Court Opinion

ID: 9714883
Source: CourtListenerOpinion
Date Created: 2023-08-26 05:47:58.605788+00
Date Added: 2024-06-11T18:23:29.195939
License: Public Domain

T. M. Burns, J.
On March 18, 1968, defendant entered a plea of guilty in the Washtenaw County *481circuit court to the charge of breaking and entering an occupied dwelling.* After a presentence investigation was completed and a report submitted, the trial judge sentenced the defendant on August 9, 1968 to five years’ probation. Besides the usual conditions of probation, the trial judge imposed as an additional condition of probation that defendant was not permitted to play either college or professional basketball during the period of probation without the court’s consent.
Defendant on appeal asserts that this condition is invalid.
The defendant, a college basketball player of no small ability, is in school on an athletic scholarship which he would lose if he were not permitted to play. The people assert that since the trial court gave its permission for the defendant to play ball for his college, some seven months after the probation order, the question is now moot. Wé do not find it thus since such play as well as any possible professional offer is contingent on the court’s approval. Neither do we find that the defendant’s agreement to abide by such a probation provision waives his right to appeal and challenge the legality of the provision, as the people suggest. The defendant could understandably have believed that if he did not accept the probationary terms set down by the trial judge, the offer of probation would be revoked and he would be sent to jail. See People v. O’Hara (1879), 41 Mich 623, 624. Compare People v. Mulier (1968), 12 Mich App 28.
Although the trial court need not have granted probation in this, or any other case, once he decides to order probation rather than imprisonment the conditions he imposes on such probation must be lawful. MCLA § 771.3 (Stat Ann 1969 Cum Supp *482§ 28.1133). See People v. Becker (1957), 349 Mich 476; People v. Baum (1930), 251 Mich 187; People v. Smith (1930), 252 Mich 4.

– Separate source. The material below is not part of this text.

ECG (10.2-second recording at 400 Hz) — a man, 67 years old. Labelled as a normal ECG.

This Court said in City of Detroit v. Del Rio (1968), 10 Mich App 617, 620:
“It would serve no useful purpose to attempt to catalogue what may he ‘other lawful conditions of probation.’ The Court is not disposed to attempt what the legislature has avoided, and it is clear that considerable latitude is intended for the trial judge in imposing the conditions he may deem pertinent to the offense and appropriate to the rehabilitation of the offender.”

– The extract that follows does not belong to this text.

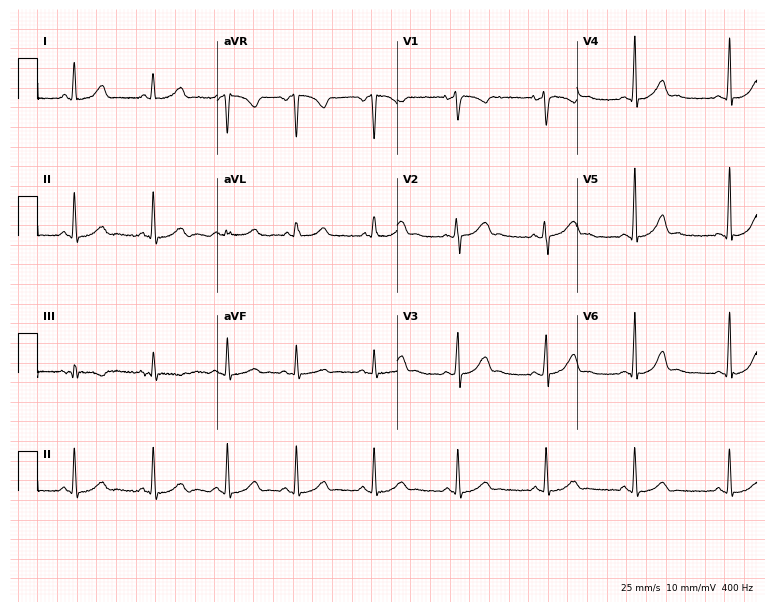
ECG (7.3-second recording at 400 Hz) — a female, 29 years old. Labelled as a normal ECG.

The trial judge stated no reason for the restriction, nor have the people explained how this restriction might be related to the defendant’s rehabilitation. On the other hand, the defendant has persuasively shown that the restriction on playing basketball is more likely to impede than to promote his rehabilitation. As no rational reason has been suggested in justification and as it appears that the restriction is more likely to impede rehabilitation than promote it, we conclude that it is not a “lawful provision” within the meaning of the statute.
Consequently, we reverse the trial court to the extent of this illegal provision, numbered 12 on the probation order.
Reversed.
Levin, P. J., concurred.

 MCLA § 750.110 (Stat Ann 1969 Cum Supp § 28.305).